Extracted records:
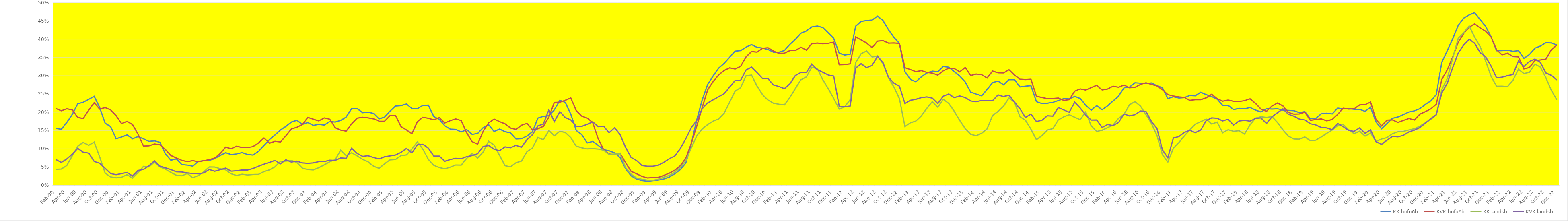
| Category | KK höfuðb | KVK höfuðb | KK landsb | KVK landsb |
|---|---|---|---|---|
| Feb-00 | 0.156 | 0.21 | 0.043 | 0.07 |
| Mar-00 | 0.153 | 0.204 | 0.044 | 0.062 |
| Apr-00 | 0.172 | 0.209 | 0.054 | 0.072 |
| May-00 | 0.194 | 0.206 | 0.081 | 0.085 |
| Jun-00 | 0.223 | 0.186 | 0.107 | 0.101 |
| Jul-00 | 0.227 | 0.183 | 0.117 | 0.09 |
| Aug-00 | 0.235 | 0.205 | 0.109 | 0.088 |
| Sep-00 | 0.244 | 0.226 | 0.118 | 0.065 |
| Oct-00 | 0.213 | 0.209 | 0.077 | 0.06 |
| Nov-00 | 0.17 | 0.213 | 0.033 | 0.046 |
| Dec-00 | 0.16 | 0.206 | 0.023 | 0.032 |
| Jan-01 | 0.127 | 0.191 | 0.02 | 0.029 |
| Feb-01 | 0.132 | 0.169 | 0.022 | 0.032 |
| Mar-01 | 0.138 | 0.175 | 0.029 | 0.035 |
| Apr-01 | 0.127 | 0.166 | 0.019 | 0.025 |
| May-01 | 0.133 | 0.14 | 0.034 | 0.04 |
| Jun-01 | 0.127 | 0.107 | 0.051 | 0.043 |
| Jul-01 | 0.12 | 0.108 | 0.05 | 0.053 |
| Aug-01 | 0.122 | 0.113 | 0.063 | 0.067 |
| Sep-01 | 0.118 | 0.111 | 0.05 | 0.052 |
| Oct-01 | 0.086 | 0.098 | 0.044 | 0.047 |
| Nov-01 | 0.068 | 0.081 | 0.035 | 0.043 |
| Dec-01 | 0.072 | 0.074 | 0.027 | 0.037 |
| Jan-02 | 0.056 | 0.068 | 0.026 | 0.036 |
| Feb-02 | 0.055 | 0.064 | 0.032 | 0.034 |
| Mar-02 | 0.052 | 0.067 | 0.02 | 0.032 |
| Apr-02 | 0.065 | 0.064 | 0.026 | 0.031 |
| May-02 | 0.067 | 0.067 | 0.037 | 0.034 |
| Jun-02 | 0.068 | 0.07 | 0.05 | 0.043 |
| Jul-02 | 0.073 | 0.074 | 0.05 | 0.038 |
| Aug-02 | 0.082 | 0.087 | 0.045 | 0.042 |
| Sep-02 | 0.089 | 0.104 | 0.042 | 0.047 |
| Oct-02 | 0.084 | 0.1 | 0.031 | 0.038 |
| Nov-02 | 0.086 | 0.107 | 0.027 | 0.039 |
| Dec-02 | 0.089 | 0.103 | 0.03 | 0.042 |
| Jan-03 | 0.084 | 0.103 | 0.028 | 0.042 |
| Feb-03 | 0.083 | 0.106 | 0.029 | 0.046 |
| Mar-03 | 0.093 | 0.116 | 0.03 | 0.052 |
| Apr-03 | 0.109 | 0.129 | 0.037 | 0.058 |
| May-03 | 0.125 | 0.115 | 0.042 | 0.062 |
| Jun-03 | 0.138 | 0.12 | 0.05 | 0.068 |
| Jul-03 | 0.151 | 0.118 | 0.065 | 0.059 |
| Aug-03 | 0.161 | 0.135 | 0.066 | 0.069 |
| Sep-03 | 0.173 | 0.154 | 0.068 | 0.063 |
| Oct-03 | 0.178 | 0.159 | 0.062 | 0.066 |
| Nov-03 | 0.167 | 0.166 | 0.047 | 0.061 |
| Dec-03 | 0.172 | 0.186 | 0.043 | 0.06 |
| Jan-04 | 0.164 | 0.181 | 0.042 | 0.061 |
| Feb-04 | 0.167 | 0.176 | 0.048 | 0.064 |
| Mar-04 | 0.165 | 0.185 | 0.056 | 0.065 |
| Apr-04 | 0.175 | 0.181 | 0.064 | 0.068 |
| May-04 | 0.173 | 0.158 | 0.07 | 0.068 |
| Jun-04 | 0.178 | 0.151 | 0.096 | 0.075 |
| Jul-04 | 0.187 | 0.148 | 0.081 | 0.074 |
| Aug-04 | 0.21 | 0.168 | 0.089 | 0.101 |
| Sep-04 | 0.21 | 0.184 | 0.08 | 0.087 |
| Oct-04 | 0.199 | 0.186 | 0.071 | 0.079 |
| Nov-04 | 0.2 | 0.185 | 0.064 | 0.081 |
| Dec-04 | 0.197 | 0.182 | 0.052 | 0.076 |
| Jan-05 | 0.182 | 0.176 | 0.046 | 0.072 |
| Feb-05 | 0.187 | 0.175 | 0.059 | 0.078 |
| Mar-05 | 0.203 | 0.191 | 0.069 | 0.08 |
| Apr-05 | 0.217 | 0.191 | 0.07 | 0.083 |
| May-05 | 0.218 | 0.161 | 0.081 | 0.09 |
| Jun-05 | 0.223 | 0.151 | 0.083 | 0.101 |
| Jul-05 | 0.21 | 0.141 | 0.099 | 0.089 |
| Aug-05 | 0.21 | 0.174 | 0.119 | 0.111 |
| Sep-05 | 0.219 | 0.186 | 0.099 | 0.112 |
| Oct-05 | 0.219 | 0.184 | 0.071 | 0.102 |
| Nov-05 | 0.188 | 0.179 | 0.054 | 0.08 |
| Dec-05 | 0.181 | 0.185 | 0.048 | 0.08 |
| Jan-06 | 0.163 | 0.171 | 0.045 | 0.065 |
| Feb-06 | 0.154 | 0.177 | 0.049 | 0.07 |
| Mar-06 | 0.153 | 0.182 | 0.055 | 0.074 |
| Apr-06 | 0.146 | 0.177 | 0.055 | 0.072 |
| May-06 | 0.152 | 0.143 | 0.074 | 0.078 |
| Jun-06 | 0.139 | 0.119 | 0.087 | 0.081 |
| Jul-06 | 0.142 | 0.113 | 0.075 | 0.086 |
| Aug-06 | 0.158 | 0.147 | 0.091 | 0.106 |
| Sep-06 | 0.166 | 0.171 | 0.121 | 0.109 |
| Oct-06 | 0.147 | 0.181 | 0.11 | 0.099 |
| Nov-06 | 0.154 | 0.174 | 0.082 | 0.094 |
| Dec-06 | 0.147 | 0.168 | 0.053 | 0.105 |
| Jan-07 | 0.143 | 0.157 | 0.05 | 0.103 |
| Feb-07 | 0.127 | 0.153 | 0.061 | 0.109 |
| Mar-07 | 0.127 | 0.164 | 0.066 | 0.104 |
| Apr-07 | 0.135 | 0.169 | 0.092 | 0.125 |
| May-07 | 0.146 | 0.152 | 0.102 | 0.138 |
| Jun-07 | 0.184 | 0.155 | 0.131 | 0.162 |
| Jul-07 | 0.189 | 0.161 | 0.124 | 0.168 |
| Aug-07 | 0.191 | 0.187 | 0.15 | 0.207 |
| Sep-07 | 0.207 | 0.227 | 0.136 | 0.174 |
| Oct-07 | 0.232 | 0.227 | 0.148 | 0.202 |
| Nov-07 | 0.227 | 0.233 | 0.144 | 0.186 |
| Dec-07 | 0.195 | 0.239 | 0.13 | 0.179 |
| Jan-08 | 0.15 | 0.204 | 0.107 | 0.162 |
| Feb-08 | 0.139 | 0.189 | 0.103 | 0.161 |
| Mar-08 | 0.116 | 0.184 | 0.099 | 0.167 |
| Apr-08 | 0.12 | 0.172 | 0.101 | 0.174 |
| May-08 | 0.109 | 0.127 | 0.099 | 0.16 |
| Jun-08 | 0.098 | 0.098 | 0.096 | 0.162 |
| Jul-08 | 0.094 | 0.085 | 0.084 | 0.144 |
| Aug-08 | 0.089 | 0.083 | 0.085 | 0.158 |
| Sep-08 | 0.076 | 0.088 | 0.086 | 0.139 |
| Oct-08 | 0.045 | 0.062 | 0.048 | 0.104 |
| Nov-08 | 0.026 | 0.038 | 0.03 | 0.076 |
| Dec-08 | 0.017 | 0.031 | 0.02 | 0.068 |
| Jan-09 | 0.013 | 0.024 | 0.016 | 0.054 |
| Feb-09 | 0.011 | 0.02 | 0.014 | 0.052 |
| Mar-09 | 0.012 | 0.021 | 0.013 | 0.052 |
| Apr-09 | 0.014 | 0.021 | 0.016 | 0.055 |
| May-09 | 0.017 | 0.027 | 0.022 | 0.063 |
| Jun-09 | 0.023 | 0.033 | 0.027 | 0.073 |
| Jul-09 | 0.031 | 0.041 | 0.036 | 0.08 |
| Aug-09 | 0.043 | 0.053 | 0.048 | 0.1 |
| Sep-09 | 0.061 | 0.074 | 0.067 | 0.127 |
| Oct-09 | 0.114 | 0.115 | 0.102 | 0.157 |
| Nov-09 | 0.179 | 0.162 | 0.135 | 0.177 |
| Dec-09 | 0.234 | 0.213 | 0.154 | 0.21 |
| Jan-10 | 0.277 | 0.262 | 0.166 | 0.226 |
| Feb-10 | 0.3 | 0.284 | 0.176 | 0.234 |
| Mar-10 | 0.321 | 0.302 | 0.182 | 0.243 |
| Apr-10 | 0.334 | 0.315 | 0.198 | 0.251 |
| May-10 | 0.351 | 0.322 | 0.227 | 0.269 |
| Jun-10 | 0.368 | 0.319 | 0.258 | 0.287 |
| Jul-10 | 0.369 | 0.326 | 0.267 | 0.287 |
| Aug-10 | 0.379 | 0.352 | 0.3 | 0.316 |
| Sep-10 | 0.385 | 0.367 | 0.302 | 0.324 |
| Oct-10 | 0.378 | 0.365 | 0.272 | 0.309 |
| Nov-10 | 0.376 | 0.375 | 0.248 | 0.293 |
| Dec-10 | 0.372 | 0.377 | 0.233 | 0.292 |
| Jan-11 | 0.365 | 0.368 | 0.225 | 0.275 |
| Feb-11 | 0.365 | 0.362 | 0.222 | 0.271 |
| Mar-11 | 0.369 | 0.362 | 0.22 | 0.265 |
| Apr-11 | 0.386 | 0.369 | 0.24 | 0.278 |
| May-11 | 0.4 | 0.369 | 0.265 | 0.301 |
| Jun-11 | 0.417 | 0.378 | 0.289 | 0.309 |
| Jul-11 | 0.423 | 0.37 | 0.297 | 0.308 |
| Aug-11 | 0.434 | 0.388 | 0.323 | 0.332 |
| Sep-11 | 0.436 | 0.39 | 0.32 | 0.317 |
| Oct-11 | 0.432 | 0.388 | 0.289 | 0.309 |
| Nov-11 | 0.418 | 0.389 | 0.265 | 0.302 |
| Dec-11 | 0.402 | 0.392 | 0.238 | 0.299 |
| Jan-12 | 0.362 | 0.33 | 0.209 | 0.216 |
| Feb-12 | 0.357 | 0.331 | 0.215 | 0.215 |
| Mar-12 | 0.359 | 0.333 | 0.234 | 0.217 |
| Apr-12 | 0.436 | 0.407 | 0.336 | 0.321 |
| May-12 | 0.449 | 0.398 | 0.361 | 0.333 |
| Jun-12 | 0.451 | 0.39 | 0.368 | 0.322 |
| Jul-12 | 0.453 | 0.377 | 0.352 | 0.328 |
| Aug-12 | 0.463 | 0.395 | 0.354 | 0.354 |
| Sep-12 | 0.452 | 0.396 | 0.333 | 0.336 |
| Oct-12 | 0.426 | 0.389 | 0.294 | 0.295 |
| Nov-12 | 0.405 | 0.39 | 0.269 | 0.28 |
| Dec-12 | 0.388 | 0.389 | 0.237 | 0.272 |
| Jan-13 | 0.312 | 0.322 | 0.161 | 0.224 |
| Feb-13 | 0.29 | 0.317 | 0.171 | 0.233 |
| Mar-13 | 0.283 | 0.311 | 0.176 | 0.235 |
| Apr-13 | 0.297 | 0.314 | 0.19 | 0.24 |
| May-13 | 0.307 | 0.309 | 0.211 | 0.242 |
| Jun-13 | 0.313 | 0.307 | 0.229 | 0.239 |
| Jul-13 | 0.311 | 0.301 | 0.214 | 0.224 |
| Aug-13 | 0.325 | 0.314 | 0.235 | 0.244 |
| Sep-13 | 0.323 | 0.321 | 0.224 | 0.25 |
| Oct-13 | 0.311 | 0.32 | 0.203 | 0.24 |
| Nov-13 | 0.3 | 0.311 | 0.178 | 0.245 |
| Dec-13 | 0.283 | 0.323 | 0.155 | 0.24 |
| Jan-14 | 0.255 | 0.301 | 0.139 | 0.231 |
| Feb-14 | 0.25 | 0.305 | 0.135 | 0.229 |
| Mar-14 | 0.245 | 0.303 | 0.142 | 0.232 |
| Apr-14 | 0.262 | 0.294 | 0.154 | 0.232 |
| May-14 | 0.281 | 0.313 | 0.191 | 0.232 |
| Jun-14 | 0.285 | 0.308 | 0.202 | 0.248 |
| Jul-14 | 0.275 | 0.308 | 0.216 | 0.243 |
| Aug-14 | 0.289 | 0.316 | 0.239 | 0.247 |
| Sep-14 | 0.289 | 0.302 | 0.227 | 0.228 |
| Oct-14 | 0.269 | 0.291 | 0.188 | 0.209 |
| Nov-14 | 0.272 | 0.289 | 0.178 | 0.186 |
| Dec-14 | 0.273 | 0.29 | 0.153 | 0.195 |
| Jan-15 | 0.229 | 0.244 | 0.125 | 0.174 |
| Feb-15 | 0.224 | 0.24 | 0.136 | 0.178 |
| Mar-15 | 0.225 | 0.237 | 0.151 | 0.19 |
| Apr-15 | 0.227 | 0.238 | 0.155 | 0.189 |
| May-15 | 0.232 | 0.239 | 0.179 | 0.213 |
| Jun-15 | 0.237 | 0.232 | 0.188 | 0.206 |
| Jul-15 | 0.236 | 0.234 | 0.193 | 0.2 |
| Aug-15 | 0.244 | 0.258 | 0.186 | 0.228 |
| Sep-15 | 0.238 | 0.264 | 0.18 | 0.211 |
| Oct-15 | 0.219 | 0.261 | 0.201 | 0.192 |
| Nov-15 | 0.206 | 0.268 | 0.163 | 0.178 |
| Dec-15 | 0.218 | 0.274 | 0.147 | 0.179 |
| Jan-16 | 0.207 | 0.261 | 0.151 | 0.158 |
| Feb-16 | 0.218 | 0.264 | 0.158 | 0.166 |
| Mar-16 | 0.231 | 0.272 | 0.165 | 0.163 |
| Apr-16 | 0.244 | 0.269 | 0.183 | 0.172 |
| May-16 | 0.267 | 0.275 | 0.194 | 0.195 |
| Jun-16 | 0.269 | 0.267 | 0.22 | 0.19 |
| Jul-16 | 0.281 | 0.268 | 0.229 | 0.193 |
| Aug-16 | 0.28 | 0.276 | 0.217 | 0.203 |
| Sep-16 | 0.279 | 0.281 | 0.193 | 0.202 |
| Oct-16 | 0.28 | 0.277 | 0.169 | 0.174 |
| Nov-16 | 0.273 | 0.272 | 0.137 | 0.156 |
| Dec-16 | 0.267 | 0.262 | 0.084 | 0.097 |
| Jan-17 | 0.237 | 0.248 | 0.064 | 0.075 |
| Feb-17 | 0.243 | 0.244 | 0.101 | 0.129 |
| Mar-17 | 0.239 | 0.242 | 0.117 | 0.133 |
| Apr-17 | 0.24 | 0.241 | 0.135 | 0.144 |
| May-17 | 0.246 | 0.233 | 0.151 | 0.151 |
| Jun-17 | 0.245 | 0.234 | 0.167 | 0.144 |
| Jul-17 | 0.255 | 0.234 | 0.174 | 0.151 |
| Aug-17 | 0.248 | 0.239 | 0.181 | 0.177 |
| Sep-17 | 0.243 | 0.249 | 0.168 | 0.184 |
| Oct-17 | 0.236 | 0.237 | 0.173 | 0.183 |
| Nov-17 | 0.219 | 0.23 | 0.144 | 0.176 |
| Dec-17 | 0.219 | 0.233 | 0.152 | 0.181 |
| Jan-18 | 0.207 | 0.23 | 0.148 | 0.165 |
| Feb-18 | 0.21 | 0.229 | 0.149 | 0.176 |
| Mar-18 | 0.209 | 0.232 | 0.14 | 0.178 |
| Apr-18 | 0.213 | 0.237 | 0.166 | 0.176 |
| May-18 | 0.206 | 0.224 | 0.184 | 0.183 |
| Jun-18 | 0.201 | 0.209 | 0.188 | 0.185 |
| Jul-18 | 0.21 | 0.202 | 0.186 | 0.169 |
| Aug-18 | 0.209 | 0.217 | 0.188 | 0.187 |
| Sep-18 | 0.21 | 0.225 | 0.172 | 0.199 |
| Oct-18 | 0.206 | 0.217 | 0.152 | 0.209 |
| Nov-18 | 0.205 | 0.199 | 0.134 | 0.194 |
| Dec-18 | 0.204 | 0.195 | 0.127 | 0.189 |
| Jan-19 | 0.199 | 0.195 | 0.126 | 0.181 |
| Feb-19 | 0.202 | 0.2 | 0.132 | 0.179 |
| Mar-19 | 0.182 | 0.178 | 0.122 | 0.168 |
| Apr-19 | 0.183 | 0.18 | 0.123 | 0.165 |
| May-19 | 0.196 | 0.182 | 0.132 | 0.158 |
| Jun-19 | 0.197 | 0.176 | 0.142 | 0.157 |
| Jul-19 | 0.195 | 0.18 | 0.151 | 0.152 |
| Aug-19 | 0.211 | 0.194 | 0.163 | 0.169 |
| Sep-19 | 0.209 | 0.211 | 0.167 | 0.161 |
| Oct-19 | 0.21 | 0.209 | 0.152 | 0.15 |
| Nov-19 | 0.208 | 0.209 | 0.141 | 0.147 |
| Dec-19 | 0.208 | 0.22 | 0.148 | 0.157 |
| Jan-20 | 0.202 | 0.221 | 0.134 | 0.142 |
| Feb-20 | 0.213 | 0.228 | 0.143 | 0.151 |
| mars.20* | 0.173 | 0.18 | 0.12 | 0.119 |
| Apr-20 | 0.155 | 0.163 | 0.126 | 0.112 |
| May-20 | 0.169 | 0.178 | 0.13 | 0.123 |
| Jun-20 | 0.183 | 0.179 | 0.141 | 0.134 |
| Jul-20 | 0.187 | 0.172 | 0.146 | 0.132 |
| Aug-20 | 0.194 | 0.178 | 0.147 | 0.137 |
| Sep-20 | 0.201 | 0.183 | 0.151 | 0.146 |
| Oct-20 | 0.204 | 0.179 | 0.155 | 0.151 |
| Nov-20 | 0.21 | 0.195 | 0.162 | 0.158 |
| Dec-20 | 0.221 | 0.202 | 0.171 | 0.17 |
| Jan-21 | 0.231 | 0.209 | 0.18 | 0.183 |
| Feb-21 | 0.248 | 0.222 | 0.193 | 0.193 |
| Mar-21 | 0.337 | 0.29 | 0.262 | 0.253 |
| Apr-21 | 0.369 | 0.316 | 0.292 | 0.279 |
| May-21 | 0.402 | 0.352 | 0.349 | 0.323 |
| Jun-21 | 0.438 | 0.392 | 0.403 | 0.362 |
| Jul-21 | 0.458 | 0.416 | 0.418 | 0.384 |
| Aug-21 | 0.467 | 0.433 | 0.437 | 0.4 |
| Sep-21 | 0.473 | 0.443 | 0.406 | 0.389 |
| Oct-21 | 0.454 | 0.431 | 0.38 | 0.364 |
| Nov-21 | 0.435 | 0.422 | 0.341 | 0.352 |
| Dec-21 | 0.407 | 0.406 | 0.298 | 0.326 |
| Jan-22 | 0.369 | 0.371 | 0.271 | 0.294 |
| Feb-22 | 0.369 | 0.357 | 0.271 | 0.296 |
| Mar-22 | 0.37 | 0.362 | 0.27 | 0.3 |
| Apr-22 | 0.367 | 0.353 | 0.288 | 0.303 |
| May-22 | 0.369 | 0.352 | 0.318 | 0.341 |
| Jun-22 | 0.348 | 0.319 | 0.306 | 0.325 |
| Jul-22 | 0.358 | 0.323 | 0.31 | 0.339 |
| Aug-22 | 0.376 | 0.342 | 0.332 | 0.346 |
| Sep-22 | 0.381 | 0.343 | 0.324 | 0.337 |
| Oct-22 | 0.39 | 0.345 | 0.295 | 0.308 |
| Nov-22 | 0.39 | 0.372 | 0.26 | 0.301 |
| Dec-22 | 0.384 | 0.384 | 0.234 | 0.288 |

* **PROBLEM STATEMENT**:
Reproduce only the lines above spanning from the line containing "0.027 | 0.073 |" through the line containing "0.176 | 0.234 |", word for word.

* **WRITTEN ANSWER**:
| Jun-09 | 0.023 | 0.033 | 0.027 | 0.073 |
| Jul-09 | 0.031 | 0.041 | 0.036 | 0.08 |
| Aug-09 | 0.043 | 0.053 | 0.048 | 0.1 |
| Sep-09 | 0.061 | 0.074 | 0.067 | 0.127 |
| Oct-09 | 0.114 | 0.115 | 0.102 | 0.157 |
| Nov-09 | 0.179 | 0.162 | 0.135 | 0.177 |
| Dec-09 | 0.234 | 0.213 | 0.154 | 0.21 |
| Jan-10 | 0.277 | 0.262 | 0.166 | 0.226 |
| Feb-10 | 0.3 | 0.284 | 0.176 | 0.234 |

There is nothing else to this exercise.